Sunday, October 10, 2010

More on the OMG event processing symposium in the capital market area


Back home,  looking at some notes I have taken in the OMG EP meeting in NYC last week.  Here are some of these notes:

  • The host was Credit Suisse, so we had an opening talk of Eric Newcomer, who told us about Credit Suisse, and also told us that his title was changed from CTO to Chief Architect, since the problem is not evaluation of technology, but coping with the complexity of the systems.  
  • W. Roy Schulte
  •  Roy Schulte (Gartner) gave the first keynote talk.   He set the tone of other speakers as classifying event processing as analytics (which is the current hot buzzword),  he said (this is a slight variation about his previous classification) that event processing have three levels: the simple event processing, which we always done, the BPM + state machine which have some event-driven functionality, and the analytics event processing - AKA CEP or ESP, i.e. providing aggregations and pattern matching.  On the financial market front he said that while the original EP applications have been in the front office, it is now getting to the middle and back office in various application areas.   He also sees that the future of inter-systems integrations will be in using events.   On EP as part of analytics he also talked on the BI classification -- descriptive (BAM systems),  predictive (pattern matching is a way to define predictive) and prescriptive (which is still mostly futuristic).    There are also three ways to deliver event processing:  Basic engine,  EP platform (which includes tools for management, debug etc..) and packaged applications  (this classification is not new).


    Thomas Sulzbacher
  • Thomas Sulzbacher, CEO of Starview, talked about his product.
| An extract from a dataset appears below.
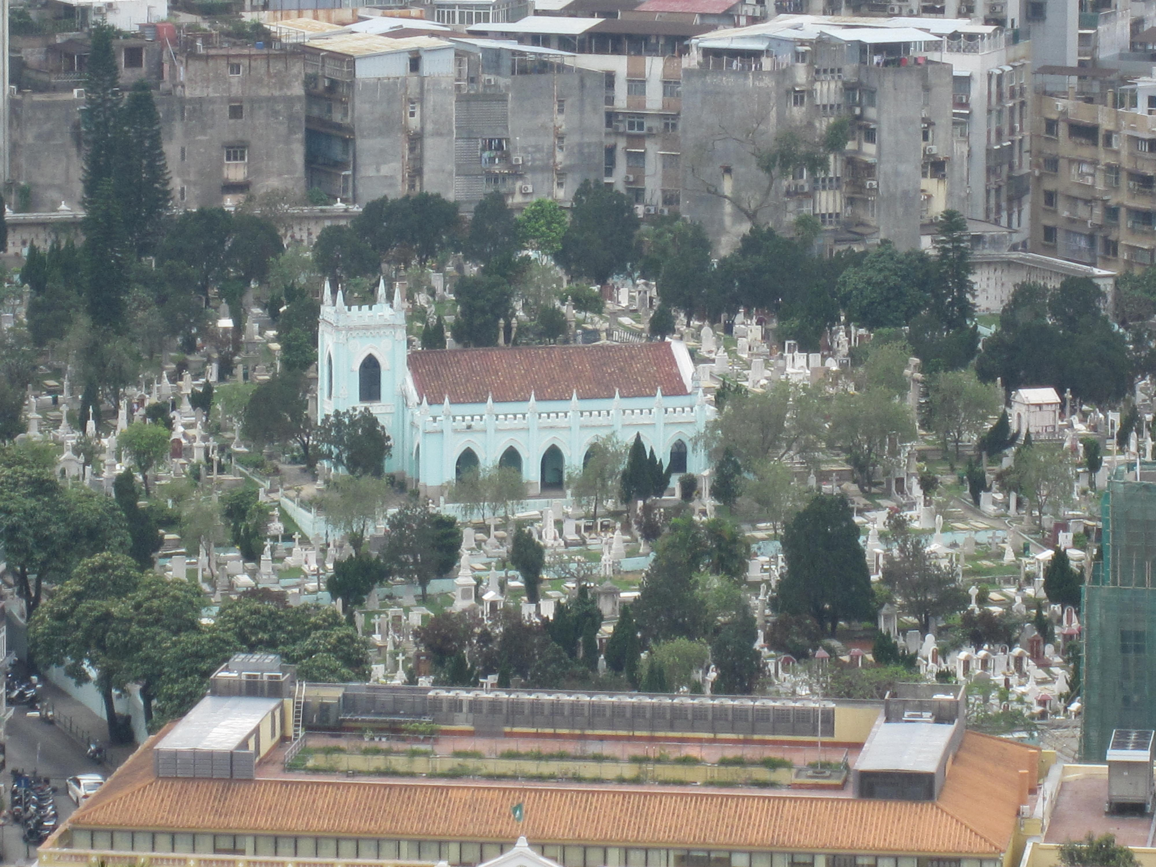 Cemitério São Miguel Arcanjo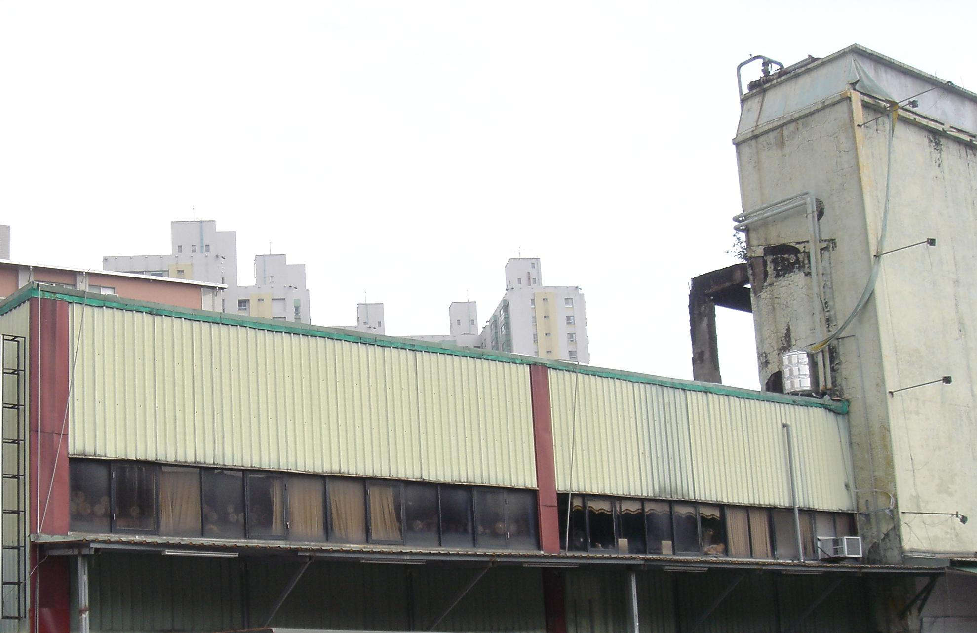 台北縣中和市自強保齡球館遺跡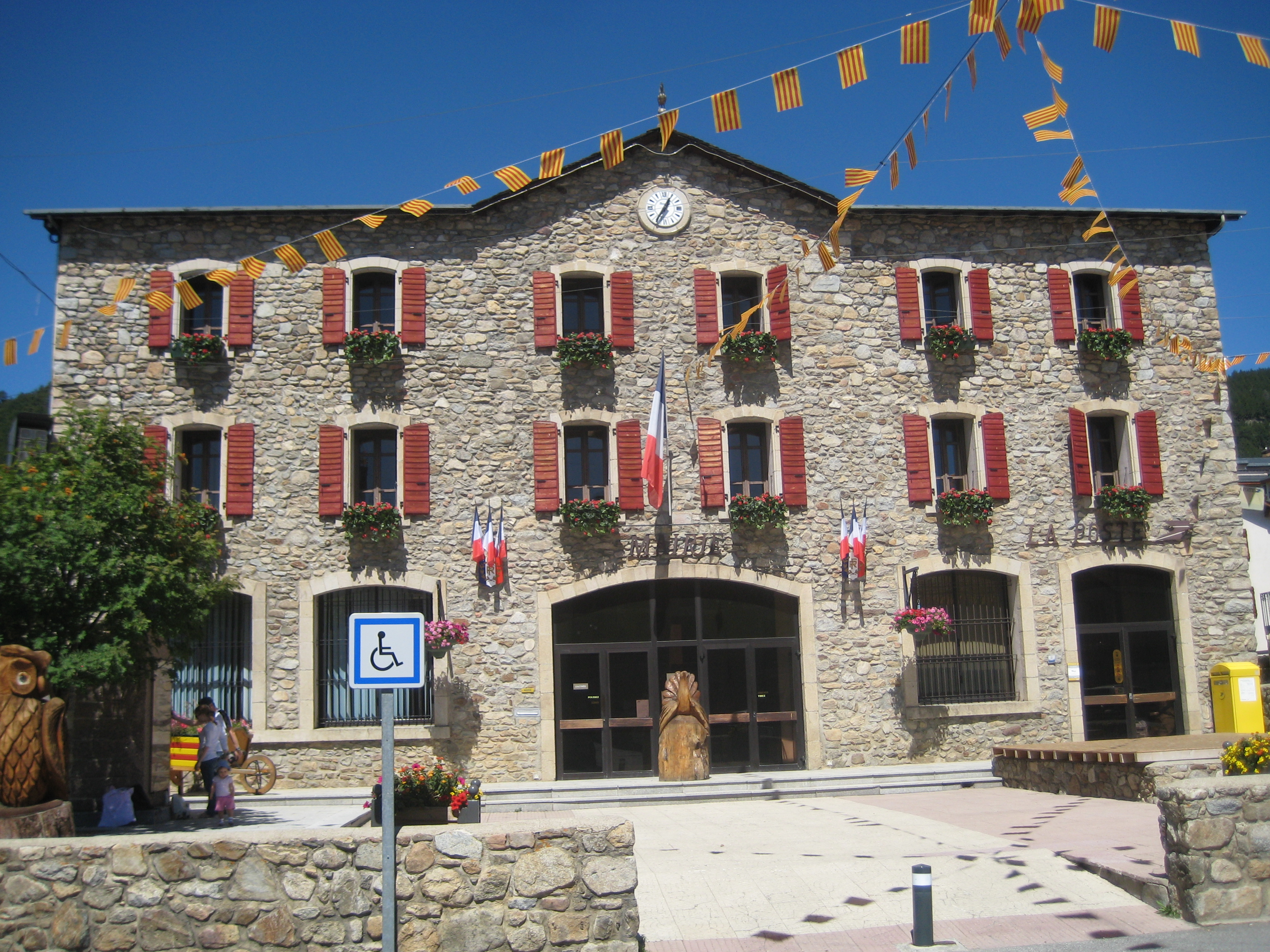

He started his talk by saying that he took a flight from SFO to NYC in order to arrive into the conference, and in order to execute the flight, there were 12M  event-driven decisions required, most of them automatic. 




      David Parker
    • David Parker, from Sybase, An SAP company, as he repeatedly reminded us, also classified event processing as part of the analytics solutions of Sybase.  The interesting insight he provided (from Sybase internal sources) is how they view the distribution of the EP market:   42% Finance Sector, 14% government, 11% services, 8% telecommunication 8% healthcare and life sciences, 6% production, 4% retail, 3% education, 2% energy and utilities.     It is interesting to see if other vendors have different perspectives, especially what analysts have to say, since no analyst has produced such a detailed distribution so far.

      Colin Clark
    • Colin Clark, whom I met first time, talked and demoed his cloud event processing solution, that does indexing, clustering. classification, summarization and anomaly detection.  He came along with his business partners that made a draw among the participants that provided them business cards,  and gave some gifts -- I think it was iPad.   


    Dr. John BatesThese talks were all before lunch - after lunch I did not take notes anymore;  there were two talks - one by John Bates, interesting as always, given us concentration of incidents in the financial markets area, among other things, and the last talk (before mine) was Matt Meinel from Informatica (came from the acquisition of  29West).